The core interface has 2 inputs:
- A pure language voice description, for instance ‘Feminine voice in her 20s with a British accent, energetic, clear diction” or “Demon character, male voice, low pitch, gravelly timbre, gradual pacing’.
- The textual content that ought to be spoken
The mannequin combines each indicators and generates audio that matches the content material and the described model. You may as well insert inline emotion tags contained in the textual content, reminiscent of , , , , , , and greater than 20 feelings.
Maya1 outputs 24 kHz mono audio and helps actual time streaming, which makes it appropriate for assistants, interactive brokers, video games, podcasts and reside content material.

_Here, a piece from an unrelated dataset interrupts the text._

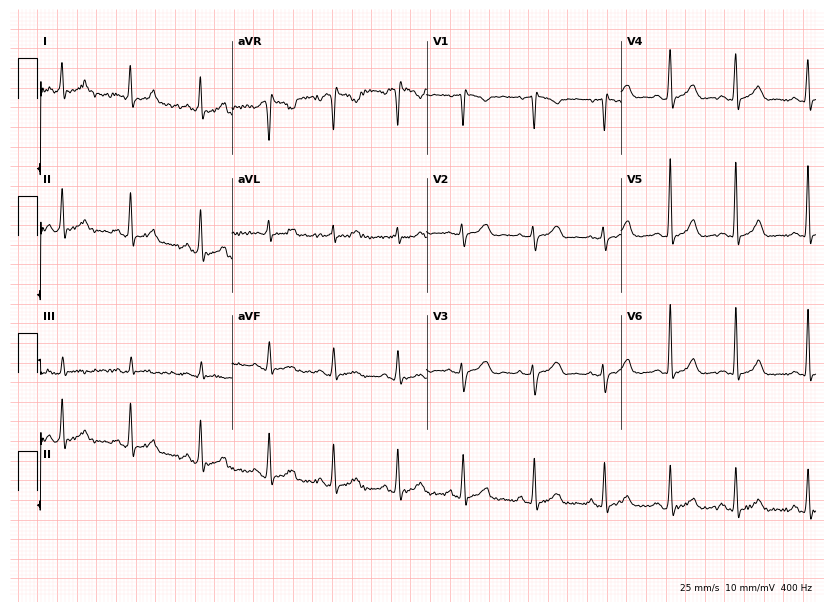
ECG — a female patient, 27 years old. Labelled as a normal ECG.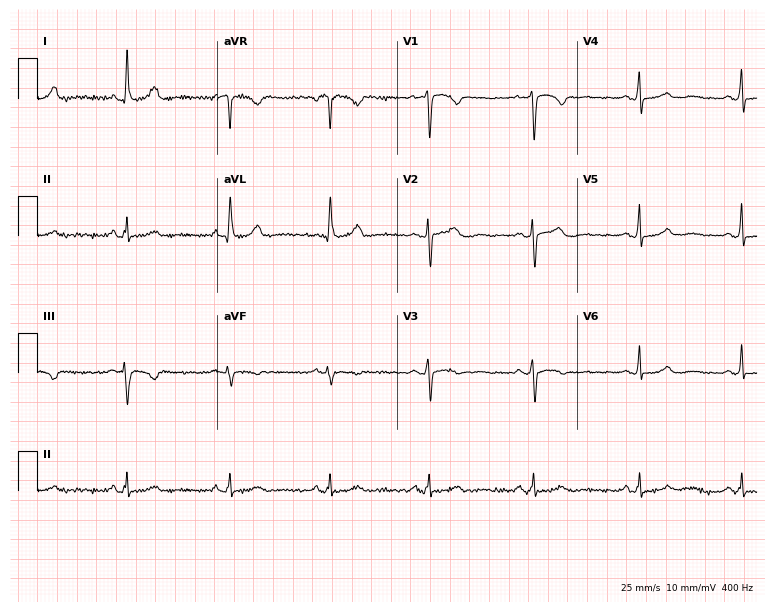
12-lead ECG from a female patient, 57 years old. Recorded interpretation: within normal limits.

The Maya Analysis staff claims that the mannequin outperforms prime proprietary techniques whereas remaining absolutely open supply underneath the Apache 2.0 license.
Structure and SNAC Codec
Maya1 is a 3B parameter decoder solely transformer with a Llama model spine. As a substitute of predicting uncooked waveforms, it predicts tokens from a neural audio codec named SNAC.

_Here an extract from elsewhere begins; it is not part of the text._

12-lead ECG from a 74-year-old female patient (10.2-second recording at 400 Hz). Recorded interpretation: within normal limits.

The technology circulate is
textual content → tokenize → generate SNAC codes (7 tokens per body) → decode → 24 kHz audio
SNAC makes use of a multi scale hierarchical construction at about 12, 23 and 47 Hz. This retains the autoregressive sequence compact whereas preserving element. The codec is designed for actual time streaming at about 0.98 kbps.
The essential level is that the transformer operates on discrete codec tokens as a substitute of uncooked samples. A separate SNAC decoder, for instance hubertsiuzdak/snac_24khz, reconstructs the waveform. This separation makes technology extra environment friendly and simpler to scale than direct waveform prediction.

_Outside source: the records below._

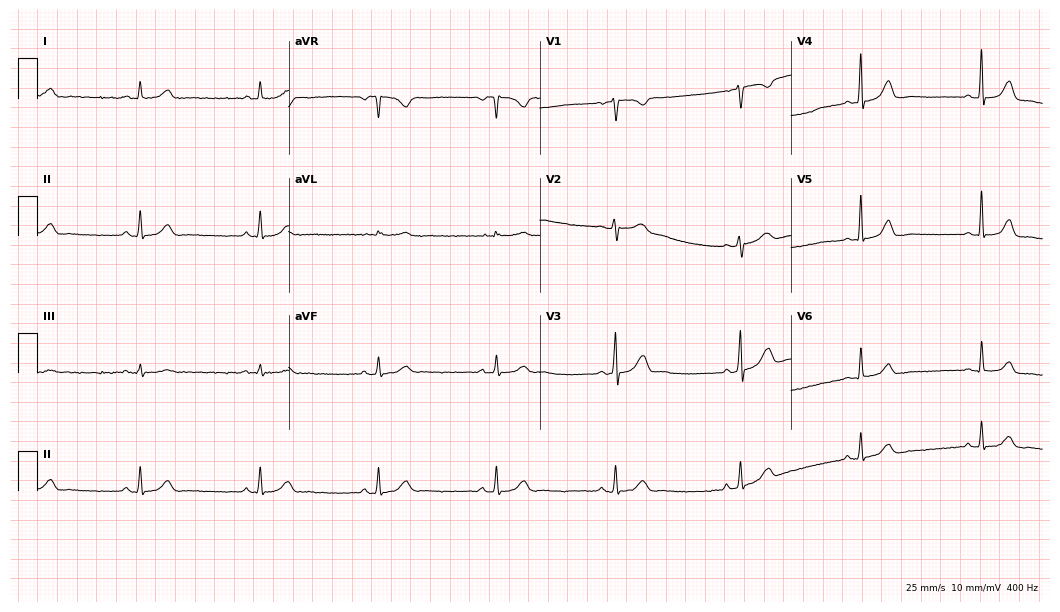
Standard 12-lead ECG recorded from a 33-year-old woman (10.2-second recording at 400 Hz). Read as a normal ECG.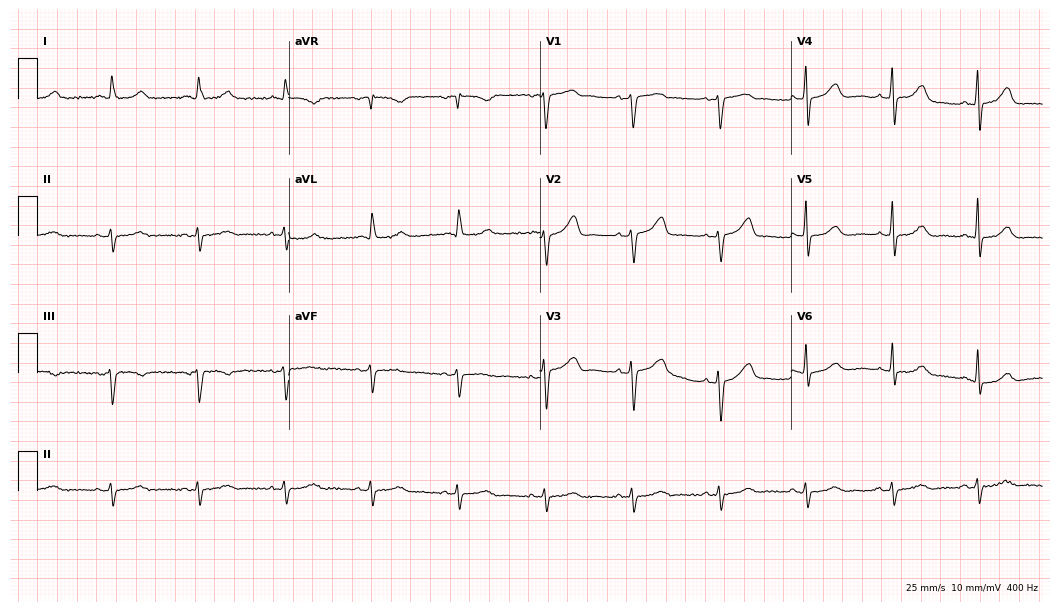
12-lead ECG from an 84-year-old female. Screened for six findings — first-degree AV block, right bundle branch block (RBBB), left bundle branch block (LBBB), sinus bradycardia, atrial fibrillation (AF), sinus tachycardia — none is recorded. Findings outside these six are not listed.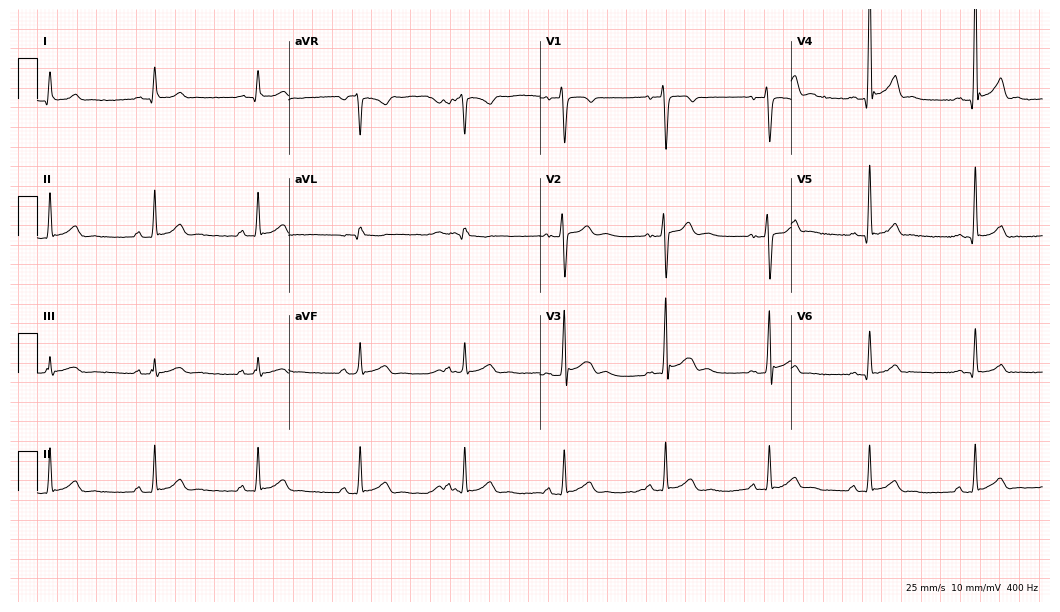
12-lead ECG from a man, 20 years old. Recorded interpretation: within normal limits.

Coaching Knowledge And Voice Conditioning
Maya1 is pretrained on an web scale English speech corpus to be taught broad acoustic protection and pure coarticulation. It’s then high quality tuned on a curated proprietary dataset of studio recordings that embody human verified voice descriptions, greater than 20 emotion tags per pattern, a number of English accents, and character or position variations.
The documented knowledge pipeline consists of:
- 24 kHz mono resampling with about minus 23 LUFS loudness
- Voice exercise detection with silence trimming between 1 and 14 seconds
- Compelled alignment utilizing Montreal Compelled Aligner for phrase boundaries
- MinHash LSH textual content deduplication
- Chromaprint primarily based audio deduplication
- SNAC encoding with 7 token body packing
The Maya Analysis staff evaluated a number of methods to situation the mannequin on a voice description. Easy colon codecs and key worth tag codecs both induced the mannequin to talk the outline or didn’t generalize nicely. The most effective performing format makes use of an XML model attribute wrapper that encodes the outline and textual content in a pure manner whereas remaining sturdy.
In follow, this implies builders can describe voices in free type textual content, near how they’d transient a voice actor, as a substitute of studying a customized parameter schema.

Inference And Deployment On A Single GPU
The reference Python script on Hugging Face masses the mannequin with AutoModelForCausalLM.from_pretrained("maya-research/maya1", torch_dtype=torch.bfloat16, device_map="auto") and makes use of the SNAC decoder from SNAC.from_pretrained("hubertsiuzdak/snac_24khz").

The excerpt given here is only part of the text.